The control task included the same number of button press responses, which
were cued with a fixed number of asterisks which appeared at random intervals.
Performance was recorded with a computer. Both tasks were performed during 10
periods of 29 s, alternated with 29 s of baseline conditions. Tasks were
projected in a fixed order: the verb-generation task first and the semantic
decision task second.
Combined task analysis
Brain activity maps were obtained by analysing the fMRI scans acquired
during both tasks together, i.e. onet-map was derived from each
participant during the performance of both tasks. The rationale for combined
analysis, similar to the conjunction analysis described by Price
& Friston (1997), is that
it combines methodological advantages of two tasks. Lateralisation varies
between individuals, but also between tasks
(Curtis et al, 1999). In an earlier study in healthy volunteers
(Ramsey et al, 2001) we found that lateralisation is generally low for semantic categorisation
tasks. When a task yields only low lateralisation indices, as with semantic
categorisation, it is difficult to detect a difference in lateralisation
between groups. In contrast, healthy volunteers showed extensive
lateralisation of language activity on a verb-generation task. However, the
verb-generation task has the disadvantage that performance cannot be recorded
(at least not in our laboratory). Combined analyses of these two tasks yields
relatively high lateralisation, and also provides a performance measurement.

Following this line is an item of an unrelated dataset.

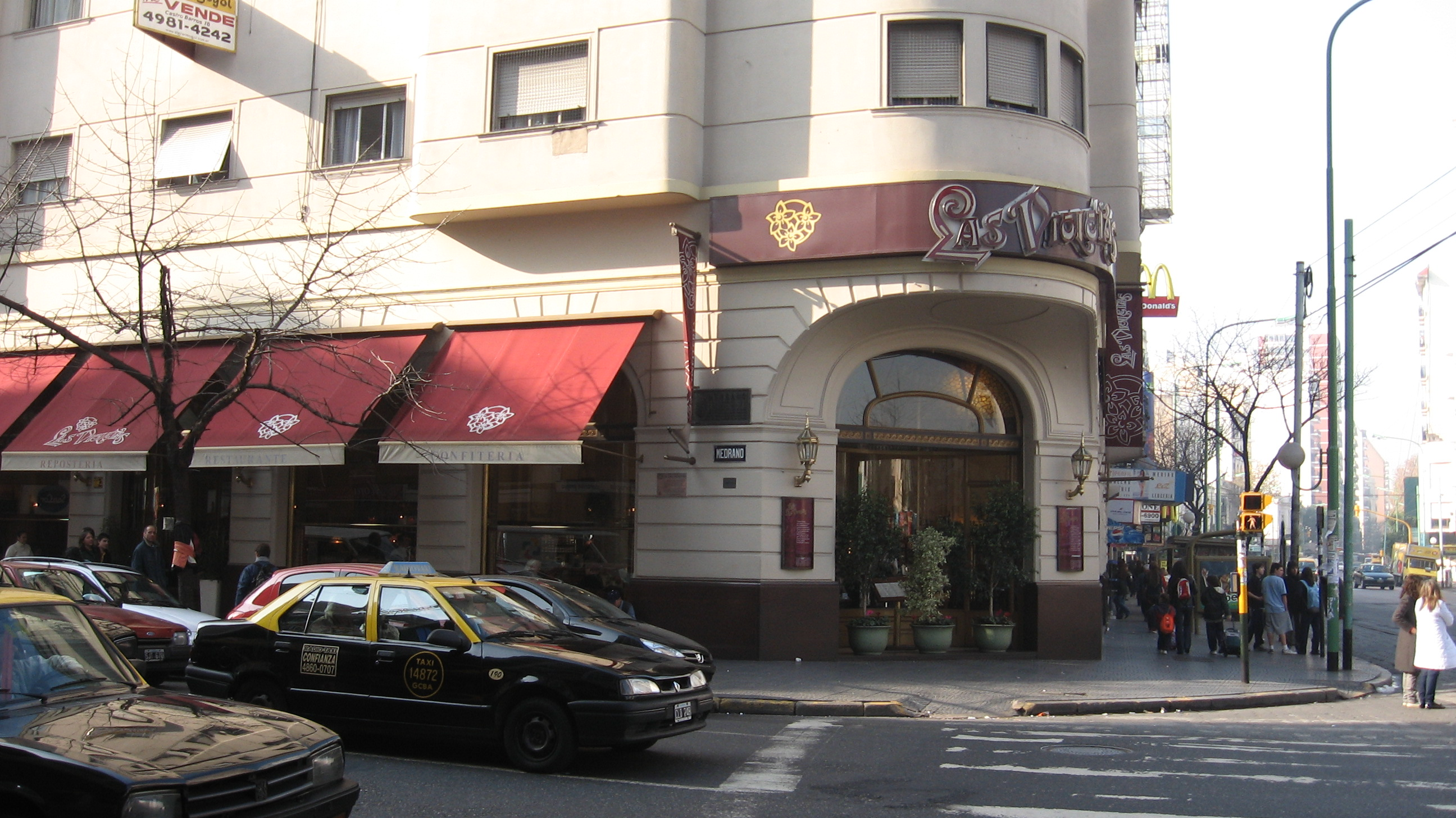 Café "Las Violetas", situado en Medrano y Rivadavia, en la ciudad de Buenos Aires. Café fundado en 1884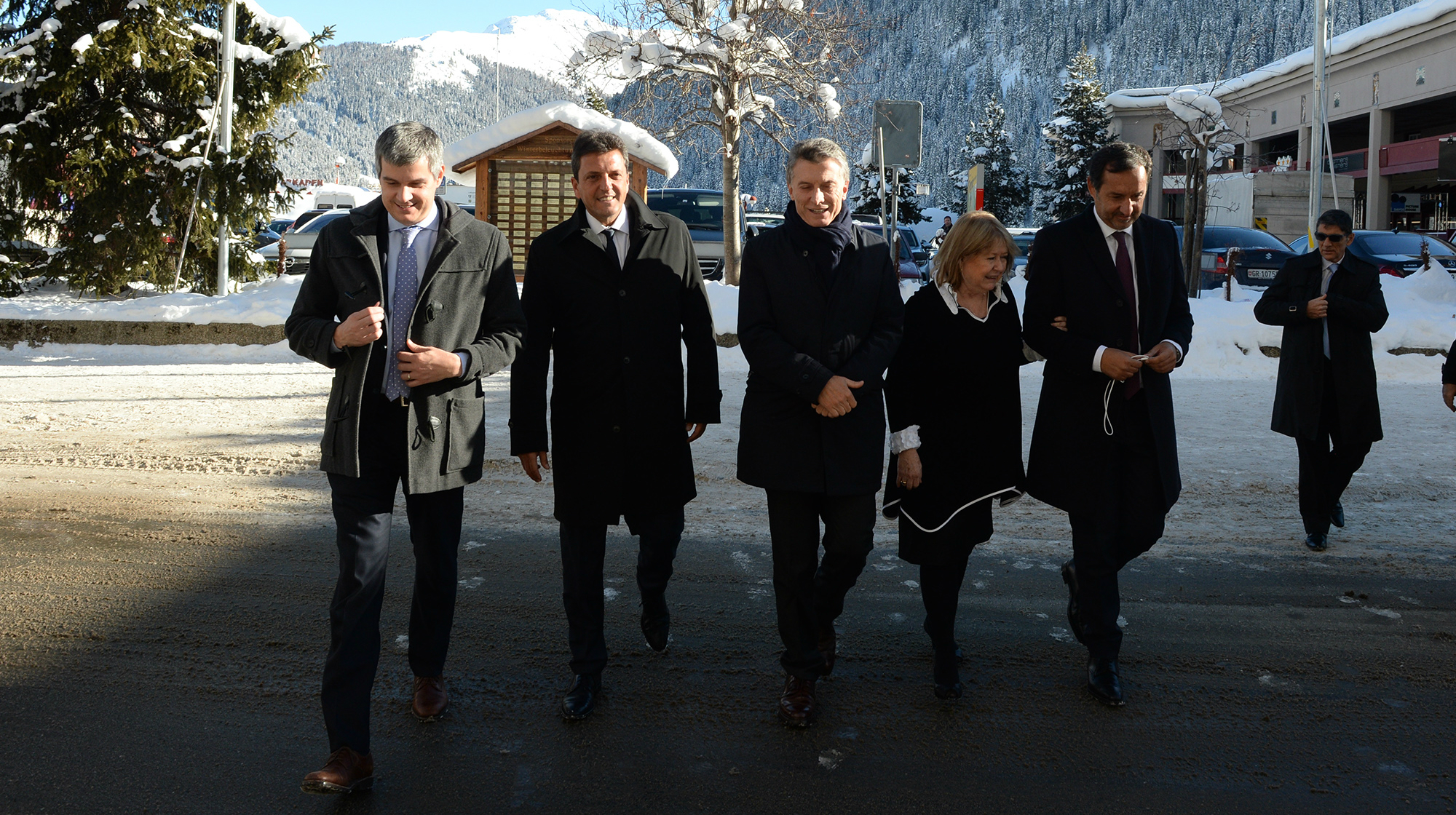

We have previously shown that such an analysis improves reliability of the
subsequently computed laterality index, compared with that obtained with
individual task analyses (Ramsey et
al, 2001).
Scan analyses
The outer two slices (most dorsal and most ventral) of the transaxial fMRI
volumes were not analysed, since registration causes signal fluctuations at
the edges of the volume. Functional scans started and ended 7 s later than the
task, to compensate for the delay of the vascular response. All scans,
including the anatomical scan, were registered to the last volume of the last
block, to correct for head movements, and translated and rotated to the
standard brain from the Montreal Neurological Institute
(Collins et al, 1994)
without scaling. Functional images were analysed on a voxel-by-voxel basis
using multiple regression analysis
(Worsley & Friston, 1995)
with one factor coding for activation (task v. rest) and three for
signal drift (due to scanner hardware). The regression coefficient for
activation was converted to a t value for each voxel, yielding a
t-map. Significant activation was then determined in each voxel by
applying a threshold. The threshold corresponded to a P value of
0.05, Bonferroni-corrected for the total number of voxels in the fMRI scan
volume, and amounted to a t value of approximately 4.5 (depending on
the number of voxels for each individual).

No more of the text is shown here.